Necip Hablemitoğlu suikastı soruşturmasıyla ilgili sosyal medya hesabından açıklamalar yapan Hablemitoğlu ailesinin avukatı Ersan Barkın, yargı sürecinin devamında hem faillerin zamanaşımı beklentisini ortadan kaldıran hem de ülkenin son 30-40 yılının ezberlerini dağıtacak bir iddia çıkacağını yazdı.
Aynı zamanda Sedat Peker’in de avukatlığını yapan Barkın, hem Hablemitoğlu ailesinin hem de Peker’in avukatlığını yapmasıyla ilgili kimi yorumlara da yanıt verdi.
Barkın şunları yazdı:
“Hablemitoğlu dosyası, benim yürüttüğüm dosyalarımdan biri değil, hayatıma ülkü ettiğim bir ‘dava’.
Hablemitoğlu ailesine bir evlat olarak aidiyetim hususunda da, aynı soyadını taşımak dışında, bir eksiğim yok. Dolayısıyla, avukatlık dosyadaki ‘şekli’ görevim.
Bugün itibariyle; namuslu, çalışkan ve zeki bir cumhuriyet savcısının yürüttüğü soruşturmaya elimden geldiğince katkı sağlamaya, Şengül Hablemitoğlu’nun dirayetinin, 16 yıldır, güvenle ve sebatla yanında olmaya çalışıyorum. ‘Yadırgamalara’ karşın buna olanak verdiği için, bin şükran.
Artık sonuçsuz gördüğümüz noktada soruşturmada sona gelindi. Bir yandan, ‘konsorsiyum örgüt’ün zamanaşımı beklentisini ortadan kaldıracak, diğer yandan da ülkenin son 30-40 yılının ezberlerini dağıtacak bir ‘iddia’ çıkacak ortaya. ‘Risk almaktan’ korkanlar bunu anlayamaz.
Bu noktada, son iki yıldır, iktidarı sarsıcı niteliği nedeniyle, Sedat Peker paylaşımlarından memnuniyet duyan, iddiaların peşine düşen ‘muhalif’ kişilerin, benim Sedat Peker’in avukatlığını yapmamı dillerine dolamalarını anlayamadığımı söylemeliyim.
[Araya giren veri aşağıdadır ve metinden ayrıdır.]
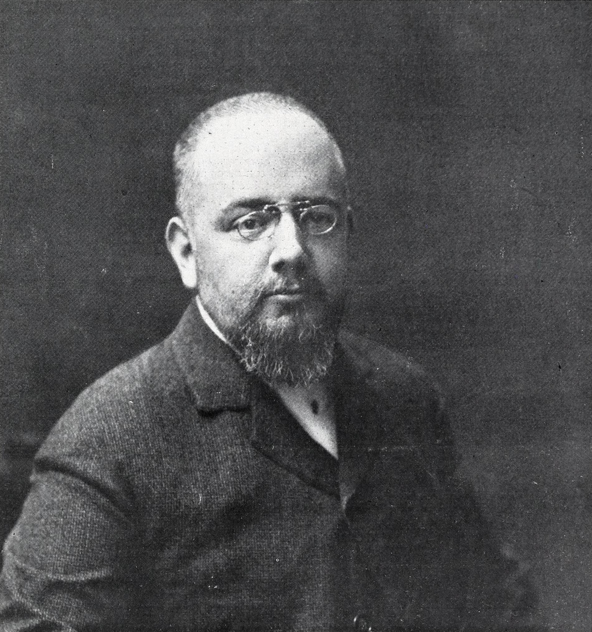 Francisco Navarro Ledesma.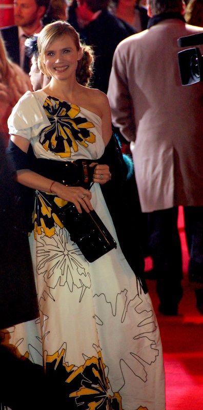 Isabelle Carré à la cérémonie des Césars 2008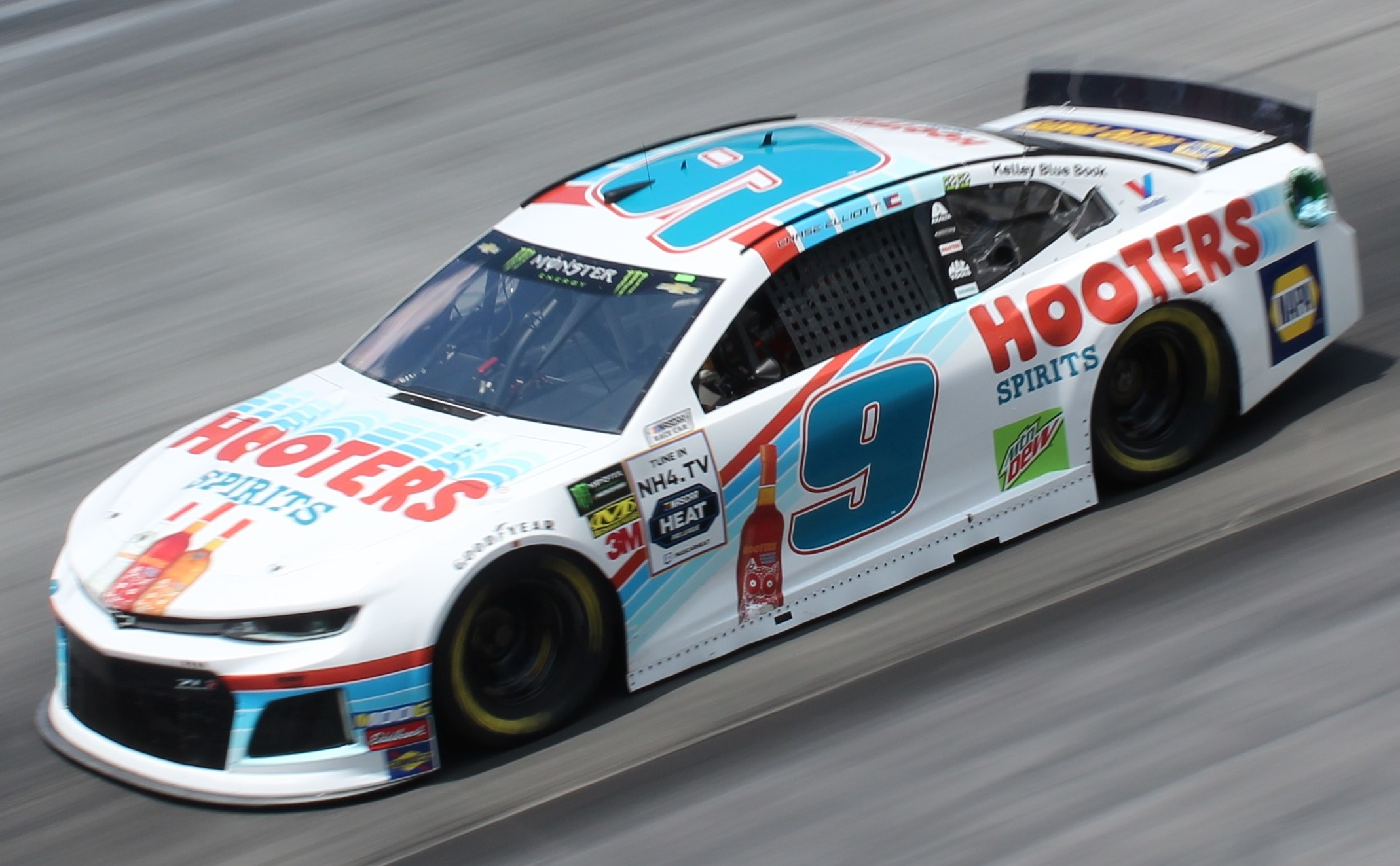 chase elliott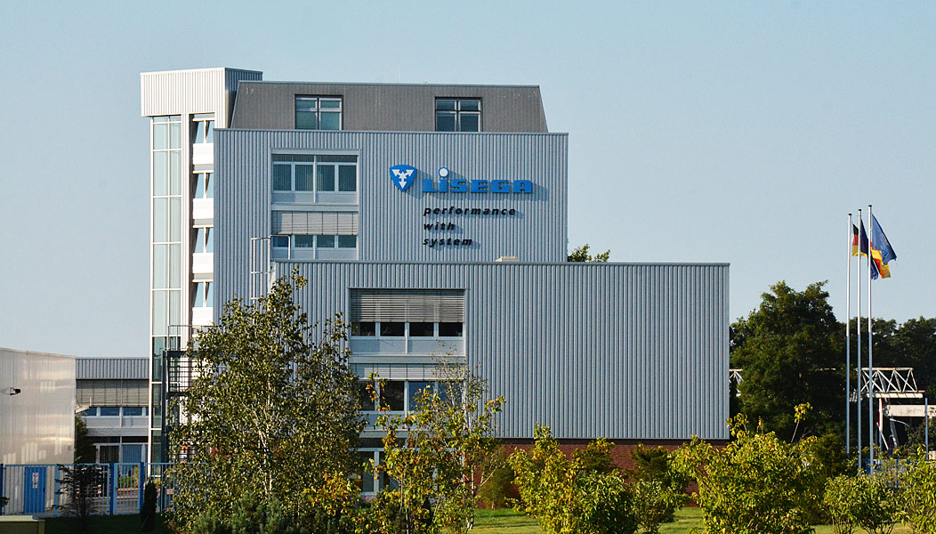 Zeven Aspe Lisega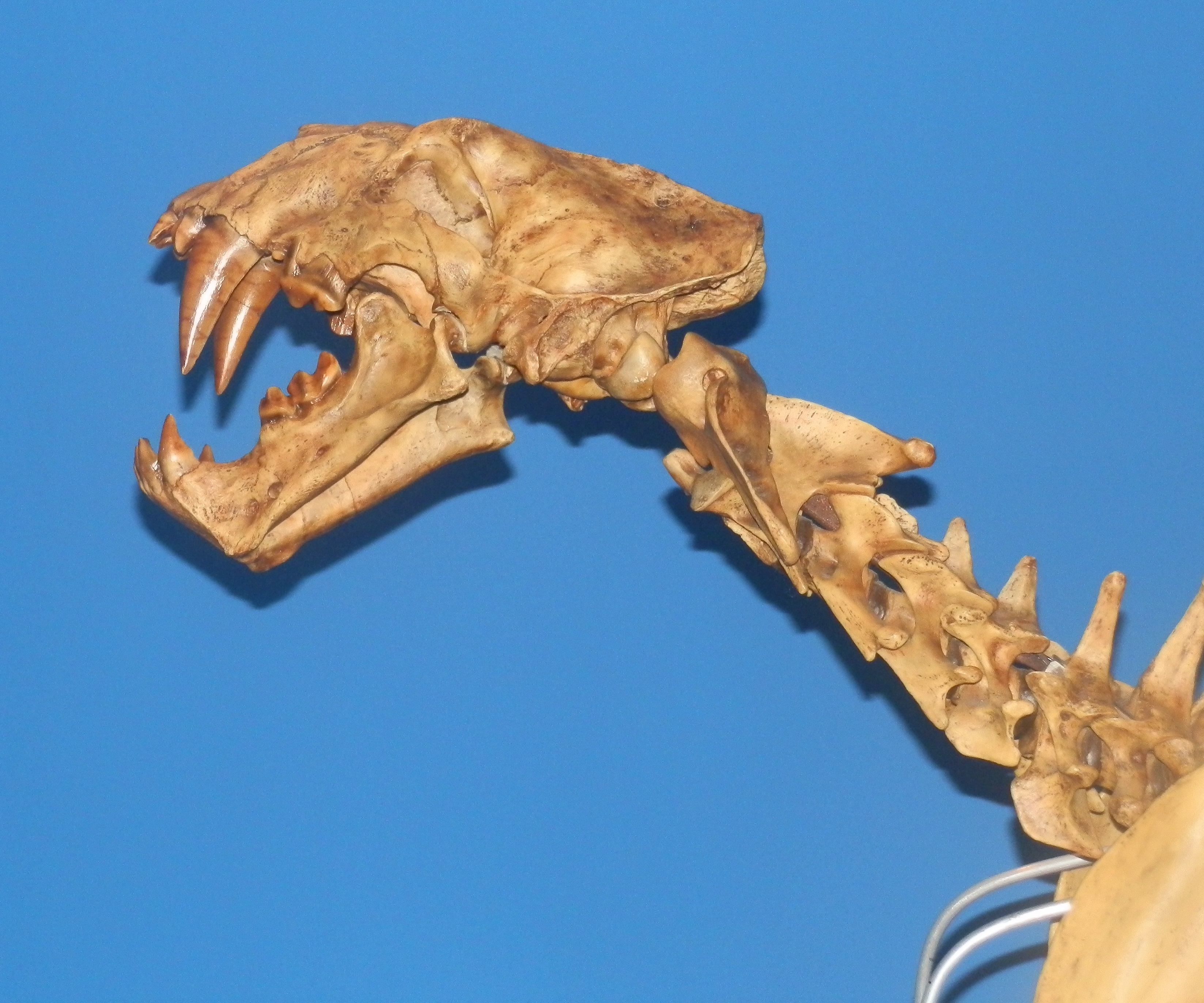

‘Nasıl oluyor da, hem onun, hem bunun avukatı’ biçimindeki çıkışların duygularımda ve mesleki hayatımda yeri olmadığını söylemeliyim. Samimiyetle yapılan eleştiriler ise, sürekli kazanımlar elde etmemizi sağladıkları için elbette saygıya değer.
En çok yadırgadığını söyleyenler de, henüz kamuoyu bilmeden kendilerine Sedat Peker’in avukatlığını üstleneceğimi bildirdiğim kişiler. Başlangıçta buna saygı gösterenler, sonradan benim ‘içlerine sızmakla görevlendirildiğimi’ söylemeye kadar götürdü sözlerini.
Hayatlarındaki tüm konumlarını ‘stratejik’ olarak belirlemeyi ‘profesyonel’lik olarak görüp, dengeler değişince ‘uçak’ta yer bulanlar da aynı koro içinde.
Asıl ben yadırgıyorum. Asıl ben. Bizim bu ‘profesyonel’lik ve ‘ticaret’ içinde yerimiz yok.
Telefonla sorabileceği soruyu ve yüz yüzeyken en ağırını yapabileceği ‘eleştiri’yi, yazılarında yaparak benim ve temsil ettiğim kişiler nezdinde ‘kuşku’ yaratılması çabasını ise iyi niyetli görmüyorum. Hele bunlar emek verdiğim ve vermeye devam ettiklerimse.”